##### INPUT FOR THIS TASK
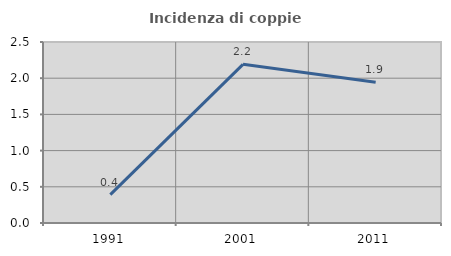
| Category | Incidenza di coppie miste |
|---|---|
| 1991.0 | 0.391 |
| 2001.0 | 2.191 |
| 2011.0 | 1.944 |
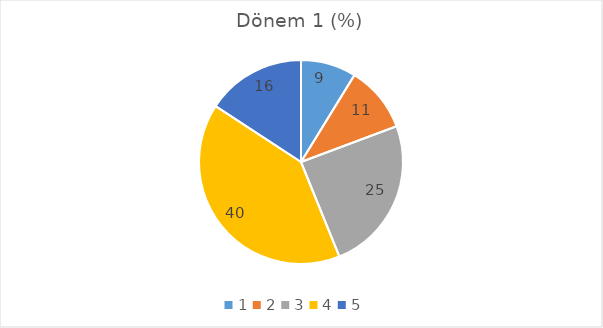
| Category | Dönem 1 (%) |
|---|---|
| 1.0 | 8.772 |
| 2.0 | 10.526 |
| 3.0 | 24.561 |
| 4.0 | 40.351 |
| 5.0 | 15.789 |
##########
■ **EXERCISE BRIEF**
Work through the entries above line by line, counting each one that includes the word "Category", and give the final number only.

■ **EXERCISE RESULT**
2